При всей видимой традиционности риторики, при обилии стилистических и идеологических клише текст Пумпянского – явление весьма примечательное. Его можно рассматривать как очередное свидетельство характерного для военных лет «освобождения» художников, архитекторов etc. Приметы такого освобождения можно найти во множестве мемориальных проектов 1940-х – и в том вполне благосклонном приеме, который подобные предложения встречают у коллег, критики, архитектурного начальства. Хрестоматийные примеры включают работы А. Бурова и С. Сатунца, М. Гинзбурга и ряда других архитекторов. В этих проектах (да и во многих предложениях более скромного масштаба, напр., в проектах памятников жертвам блокады М. Шепилевского) налицо преемственность по отношению к послереволюционному модернизму – как если бы архитекторам не приходилось в течение предыдущего десятилетия, с начала 1930-х, вынужденно или добровольно «осваивать классическое наследие» и изобретать советскую классику. Эта преемственность нашла отражение и в формальном языке, и, напр., в использовании пространственных искусств как средства психологической манипуляции – поскольку именно в архитектуре модернизма психология была осознана в качестве инструмента зодчего. Впрочем, мемориальная сфера и в годы до начала Великой Отечественной давала архитекторам пространство для подобного «скрытого модернизма», свидетельством чему – многочисленные конкурсные проекты памятников в местах боев Финской войны.

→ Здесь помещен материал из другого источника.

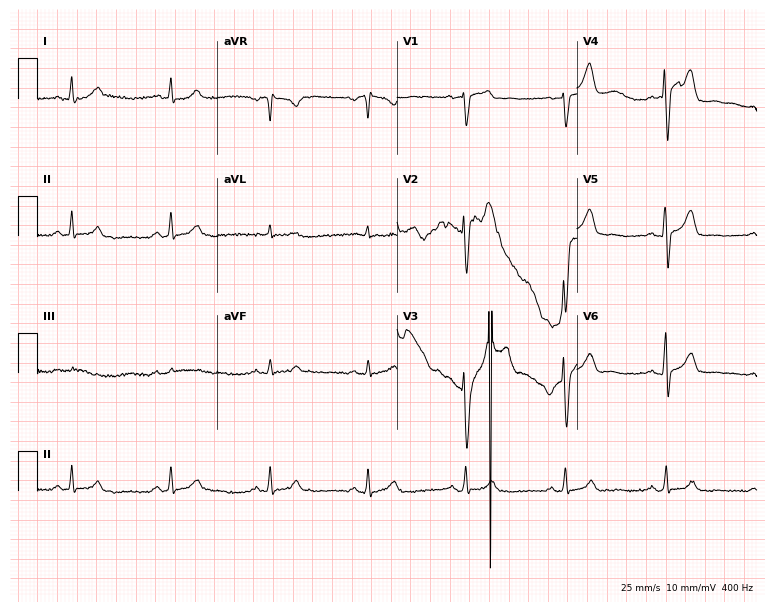
Resting 12-lead electrocardiogram. Patient: a 65-year-old man. None of these six findings is recorded: first-degree AV block, right bundle branch block, left bundle branch block, sinus bradycardia, atrial fibrillation, sinus tachycardia.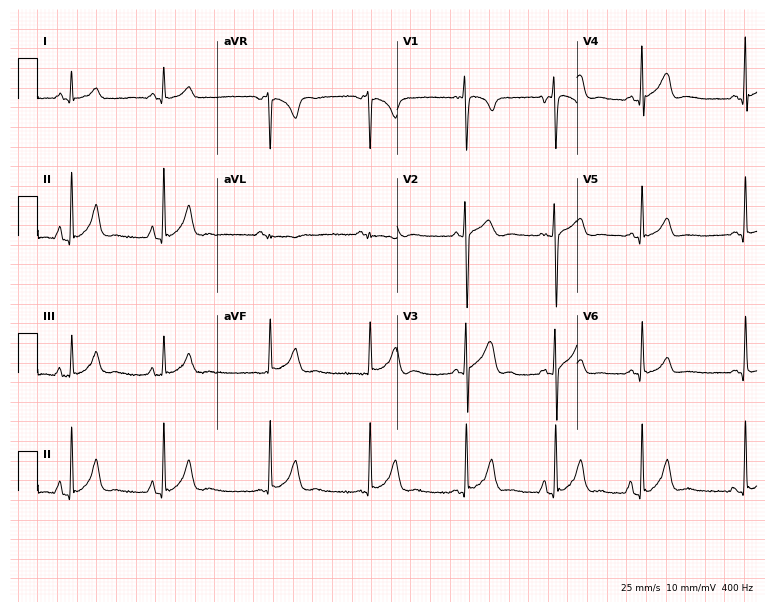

Проект Пумпянского несет и более очевидные следы модернистских пристрастий автора. Обратимся к последнему (то есть риторически едва ли не наиболее значимому), пятнадцатому тезису: «В заключение несколько слов о размерах и масштабе памятника. Значительность политической идеи и сложность замысла памятника могут породить неправильное представление о масштабе этого сооружения, как строительства параллельно Дворцу Советов, и тому подобным грандиозным постройкам. Подобная затея была бы с нашей стороны непростительной ошибкой. Необходимые размеры памятника, безусловно относящегося к разряду значительных и монументальных сооружений нашего города, все же вытекают и диктуются его назначением, как районного культурного центра. При плоском рельефе нашего города, он будет выделяться и господствовать над окружающей равниной – если его размеры будут соответствовать таким солидным, но не грандиозным сооружениям как, напр., комбинат в Щемиловке, как Дома культуры, как студенческий городок Политехнического Института и другие большие архитектурные комплексы, возникшие за последние годы в различных районах нашего города. Главное внимание строителей памятника должно быть обращено не на грандиозность размеров, а на художественное совершенство, идейную глубину, целесообразность и стилистическое единство памятника <…>»[132]. Выбор примеров едва ли можно назвать очевидным для начала 1940-х – скорее можно говорить о своеобразных стилистических сигналах, намеках, о попытке «реабилитации» конструктивистских построек.
Модернистский характер проекта находит отражение не только в ссылках на образцы ленинградского конструктивизма, не только в программе тотального жизнестроительства, оформления всех сторон жизни, во введении в ансамбль мемориала всех функций, вплоть до вполне бытовых и приземленных. Об этом же свидетельствует и отсутствие специального интереса к символической составляющей[133], к пространственным метафорам и простой изобразительной символике, столь характерным для эпохи; единственное и показательное исключение – «введение в условия проекта радиоантенны и маяка, ибо Советский Союз является и мощным рупором передовой культуры и маяком, который освещает путь народам всего мира, борющимся с фашизмом»[134]. Выбор здесь также вполне модернистский: антенны (разумеется, не замаскированные под шпили) были атрибутом множества конструктивистских проектов – достаточно упомянуть знаменитое предложение бр. Весниных для московского Дворца Труда (1922–23). Маяк был также весьма популярным сюжетом в архитектуре 1920–30-х (см., напр., конкурсные проекты маяка в Ленинградском торговом порту 1931 г. или маяка в Санто-Доминго).
Абсолютно противоположную логику отражает другой мемориальный замысел – предназначенный для Москвы «эскизный проект народного памятника “Победа”»[135] Т. И. Скрипника и С. В. Петрова. В пояснительной записке, датированной 28 января 1947, авторы указывают: «проект <…> составлен нами по собственной инициативе и преподносится товарищу Сталину, как наш скромный подарок к 9-му февраля 1947 года – дню Всенародного Праздника в честь Выборов в Верховный Совет РСФСР. Идея создания такого памятника возникла у нас еще в 1942 году, в условиях блокадной зимы в Ленинграде, когда мы носили военную форму и, как тысячи других наших сограждан, находясь на краю смерти от голода, вражеских обстрелов и бомбардировок, мечтали о светлых, радостных днях победы, – днях, которые должны возвратить счастливую жизнь миллионам. Такие дни настали 9-го мая и 3-го сентября 1945 года»[136].